*** Opening of Provided material ***

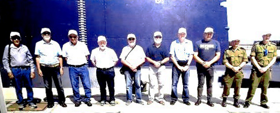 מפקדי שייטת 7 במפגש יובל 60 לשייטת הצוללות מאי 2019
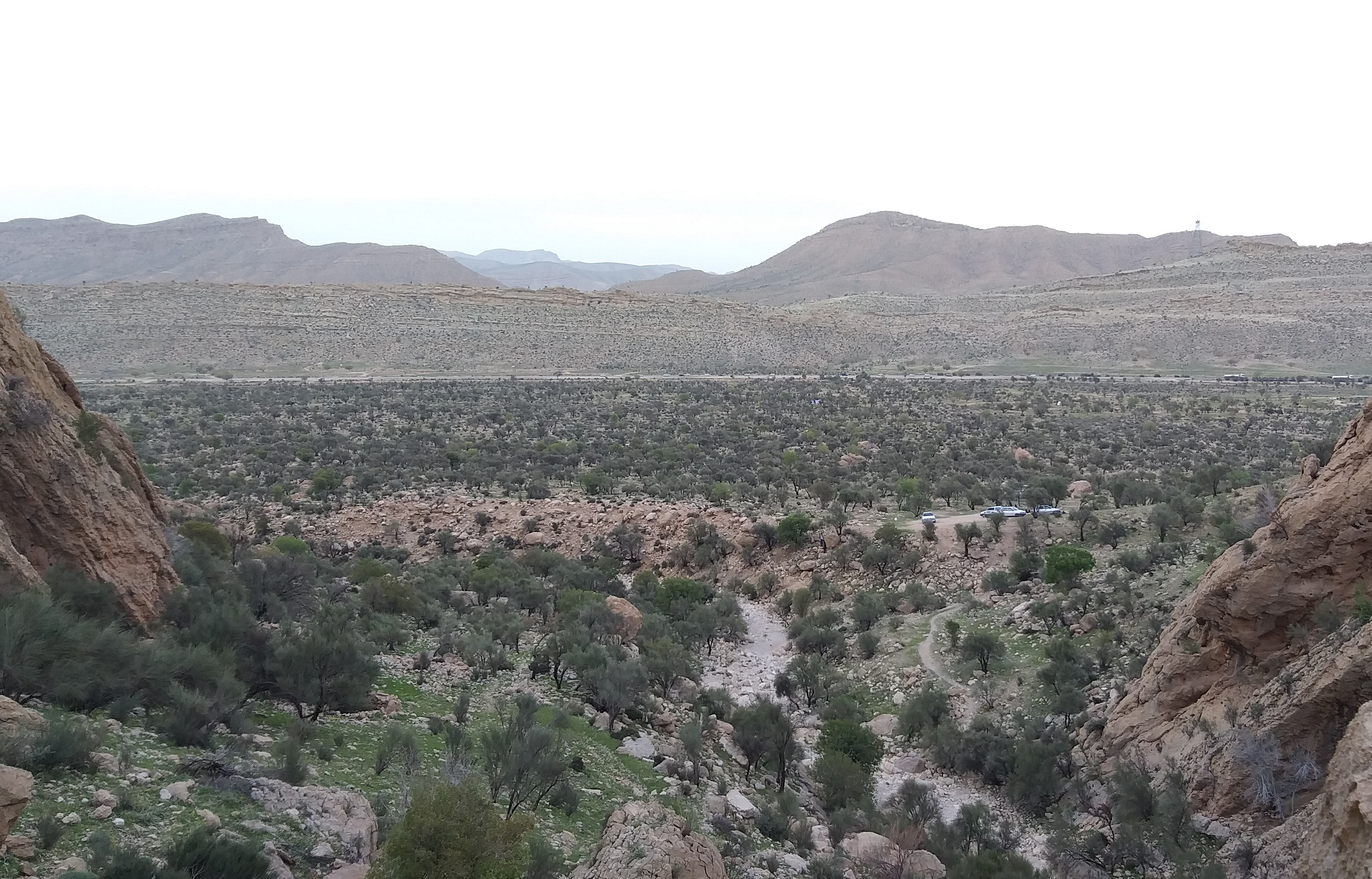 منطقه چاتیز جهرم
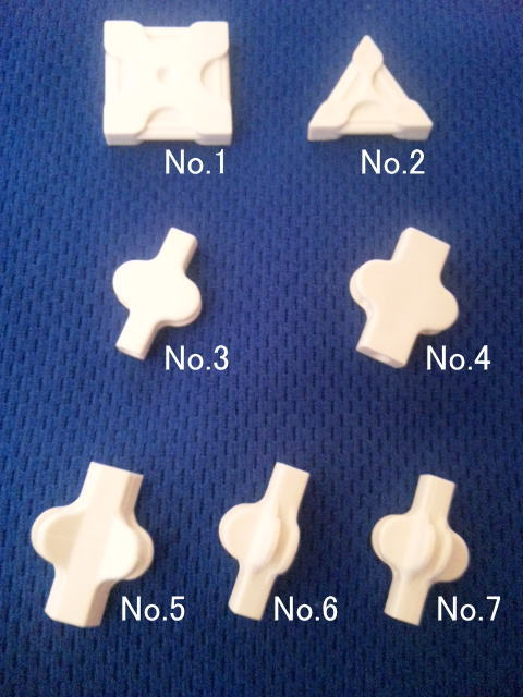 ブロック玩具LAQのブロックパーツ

*** Close of Provided material ***

* [What is needed]: The answer should be the full material above, printed exactly, with no pictures in it.

* [Task solution]:
 מפקדי שייטת 7 במפגש יובל 60 לשייטת הצוללות מאי 2019
 منطقه چاتیز جهرم
 ブロック玩具LAQのブロックパーツ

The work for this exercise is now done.